Let's now check performance of the combined process: slicing plus conversion to a tensor. Based on what we've seen there are 3 options: 

- slice np.array in memory + conversion to tensor
- slice np.memamap on disk + conversion to tensor
- slice itemified np.memmap + converion to tensor

In [84]:
%timeit torch.from_numpy(X_in_memory_small[0])

The slowest run took 76.50 times longer than the fastest. This could mean that an intermediate result is being cached.
1000000 loops, best of 3: 1.44 µs per loop


In [85]:
%timeit torch.from_numpy(X_on_disk_small[0])

The slowest run took 24.08 times longer than the fastest. This could mean that an intermediate result is being cached.
100000 loops, best of 3: 3.89 µs per loop


In [86]:
X_on_disk_small_as_items = itemify(X_on_disk_small)

In [87]:
%timeit torch.from_numpy(X_on_disk_small_as_items[0][0])

The slowest run took 23.52 times longer than the fastest. This could mean that an intermediate result is being cached.
100000 loops, best of 3: 2.35 µs per loop


So this last method is **almost as fast as having the array in memory**!! This is an excellent outcome, since slicing arrays in memory is a highly optimized operation. 

And we have the benefit of having access to very large datasets if needed.

## Remove the arrays on disk

Don't forget to remove the arrays you have created on disk.

In [88]:
os.remove('./data/X_on_disk.npy')
os.remove('./data/X_on_disk_small.npy')
os.remove('./data/y_on_disk.npy')

## Summary ✅

We now have a very efficient way to work with very large numpy arrays.

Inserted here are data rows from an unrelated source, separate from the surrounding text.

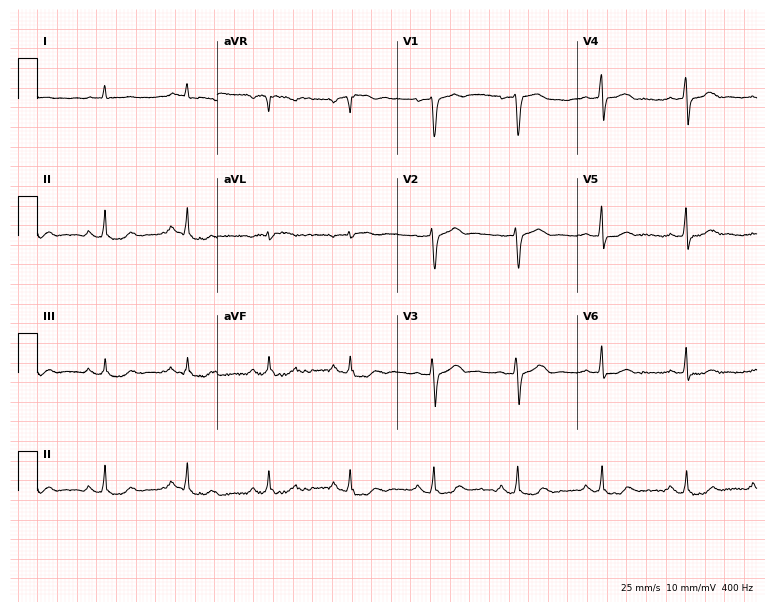
Resting 12-lead electrocardiogram. Patient: a 65-year-old male. None of these six findings is recorded: first-degree AV block, right bundle branch block (RBBB), left bundle branch block (LBBB), sinus bradycardia, atrial fibrillation (AF), sinus tachycardia. Findings outside these six are not listed.
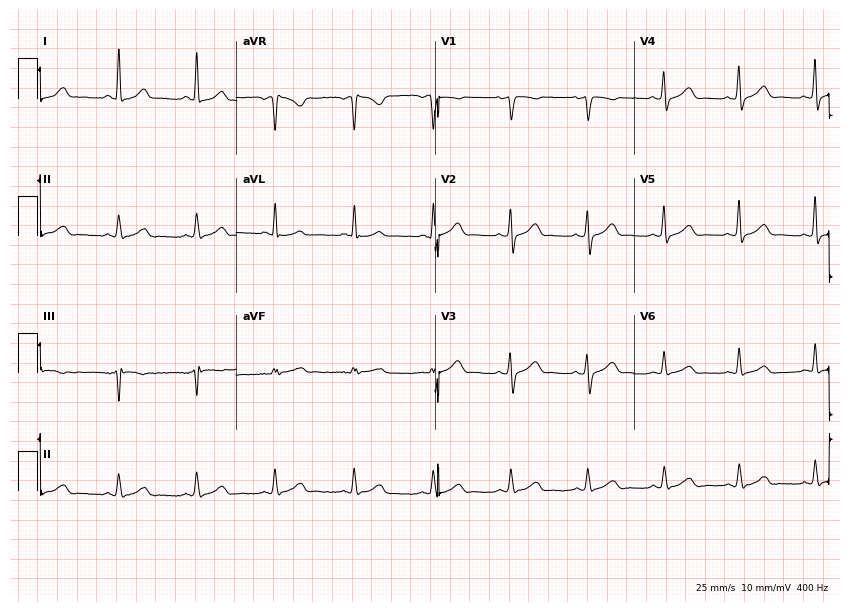
Resting 12-lead electrocardiogram. Patient: a female, 44 years old. Read as a normal ECG.
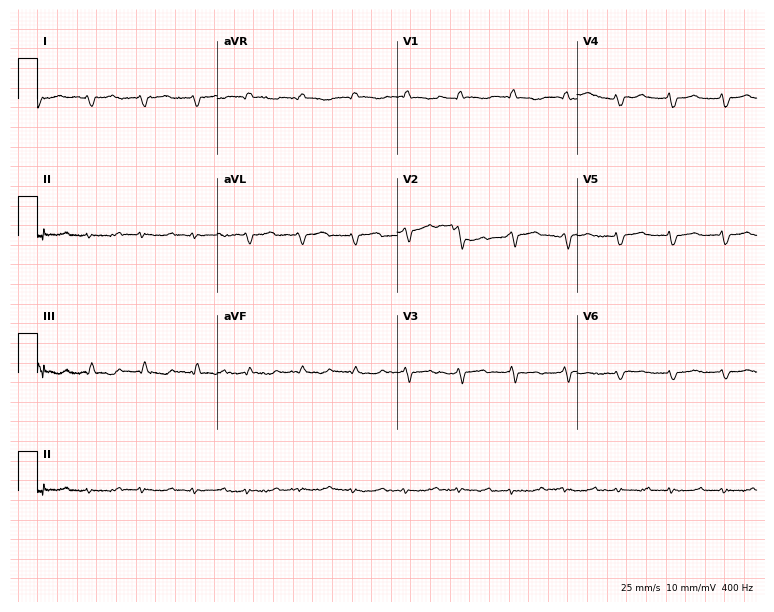
Resting 12-lead electrocardiogram. Patient: a woman, 67 years old. None of these six findings is recorded: first-degree AV block, right bundle branch block (RBBB), left bundle branch block (LBBB), sinus bradycardia, atrial fibrillation (AF), sinus tachycardia.

The process is very simple:

- create and save the array on disk (as described before)
- load it with a mmap_mode='c' if you want to be able to modify data in memory but not on dis, or 'r+ if you want to modify data both in memory and on disk.

So my recommendation would be:

- use numpy arrays in memory when possible (if your data fits in memory)
- use numpy memmap (arrays on disk) when data doesn't fit. You will still have a great performance.